潰瘍性大腸炎

潰瘍性大腸炎について

潰瘍性大腸炎消化管に慢性的に炎症をおこす原因不明の疾患を炎症性腸疾患と言います。
潰瘍性大腸炎は炎症性腸疾患の一つで、大腸の粘膜にびらんや潰瘍ができる疾患です。下痢血便腹痛などの症状が、良くなったり悪くなったり(寛解増悪)を繰り返します。
難病にも指定され、現在では完治は難しいですが、大半の方は軽症であることが多く、適切な治療をすることで、不自由なく日常生活を送ることが可能です。

潰瘍性大腸炎の原因

上述のように詳しい原因は解明されていません。ストレスなどの環境因子や遺伝的要因、免疫異常、腸内細菌など様々な要因が組み合わさって発症すると考えられています。
また、禁煙するとかえって病状が悪化することや、下水システムが配備され、衛生環境がよくなると患者数が増える傾向にあるなど少し変わった特徴もあります。

潰瘍性大腸炎の症状

主な症状は下痢血便で、腹痛を伴うこともあります。重症化すると下痢の回数や血便が増え、発熱、体重減少など全身症状が現れます。稀に腸管に穴があく消化管穿孔や、大量出血、中毒性巨大結腸症といった命にかかわる重篤な合併症を併発します。また大腸以外にも関節、眼、皮膚などに症状が出現することがあるのが特徴です。いずれの症状は落ち着いたり、ぶり返したりを繰り返します。

潰瘍性大腸炎の検査

大腸カメラ検査や、便培養検査の結果を総合的に判断して診断します。大腸カメラ検査は典型的な粘膜変化を認める場合も多く、診断には必須の検査です。炎症の範囲や分布に加え、重症度なども把握できるため治療選択にも非常に有用です。
その他に比較的新しい検査として、便中カルプロテクチン検査や、血液検査である血清ロイシンリッチα2グリコプロテイン検査などがあげられ、病勢の評価に使用します。

大腸カメラについて

潰瘍性大腸炎の治療

残念ながら、潰瘍性大腸炎を完治させる治療法はありません。そのため、治療の目標は大腸の炎症を抑え、症状をコントロールし、普段通りの日常生活を送れるように維持することです。
治療の目的には、今まさにおきている炎症を抑えるための寛解導入療法と、炎症を落ち着かせた後に維持させるための維持療法があります。

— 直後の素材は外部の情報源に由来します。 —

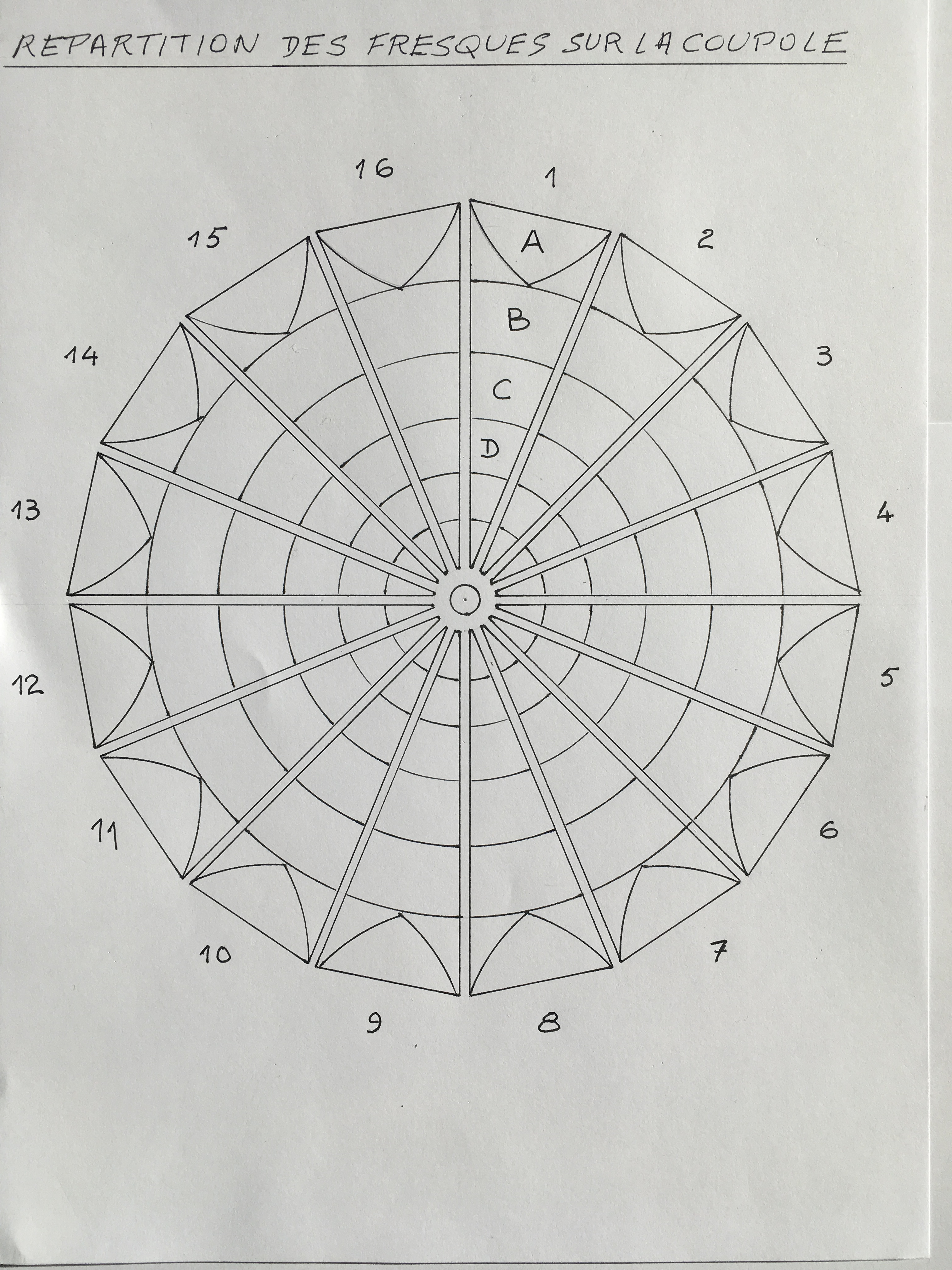 Disposition des fresques sur la coupole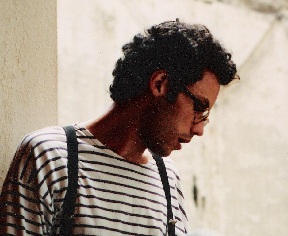 French writer Denis Lachaud

薬物療法(5-ASA製剤・副腎皮質ステロイド薬など)

軽症から中等症の場合5-アミノサリチル酸薬(5-ASA)製剤と呼ばれる種類の薬を使用します。炎症を抑え、さらに寛解状態を維持する効果もあります。
この5-ASAを内服しても炎症が増悪する場合は、副腎皮質ステロイド薬を使用します。副腎皮質ステロイド薬は、過剰な免疫反応を抑え、高度の炎症も抑え込むことができます。しかし、長期にわたり使用すると、骨粗鬆症や感染症のリスクがあがることなど、副作用があるため使い続けることはしません。
泡状の薬剤を浣腸のように肛門から注入するタイプの副腎皮質ステロイド薬もあります。このタイプの薬は炎症をおこしている腸にのみ作用し、全身への影響が少ないため、安心して長期間でも使用できます。他には免疫抑制薬なども効果があり、これらの薬剤を上手く組み合わせて治療を行っていきます。

新規治療薬(生物学的製剤など) 

潰瘍性大腸炎に治療に関する近年の進歩は目覚ましく、生物学的製剤などの新しい薬剤が次々と出てきています。このような新規治療薬は効果も価格も高いため、5-ASA製剤や副腎皮質ステロイド薬などの従来の治療では抑えきれない場合に使用します。
新規薬剤の中での使い分けや併用などは、非常に専門的な治療となるため連携先の高度医療機関へ紹介いたします。

外科手術(大腸がん合併)

多くの症例では内科治療が奏功しますが、中にはどうしても炎症がおさまらず、中毒性巨大結腸症のような重篤な合併症をおこす場合があります。その場合は、外科手術による大腸切除を行わざるをえません。

潰瘍性大腸炎と大腸がん

潰瘍性大腸炎は大腸がんを合併しやすいため、慎重な経過観察が必要です。厄介なことに、潰瘍性大腸炎に合併する大腸がんは若年発症、多発、平坦型(内視鏡検査でも発見が困難)といった特徴をもち、さらには悪性度の高いタイプのがんであることが多いです。
そのため、定期的な大腸カメラ検査で大腸がんのスクリーニングをすることが非常に重要です。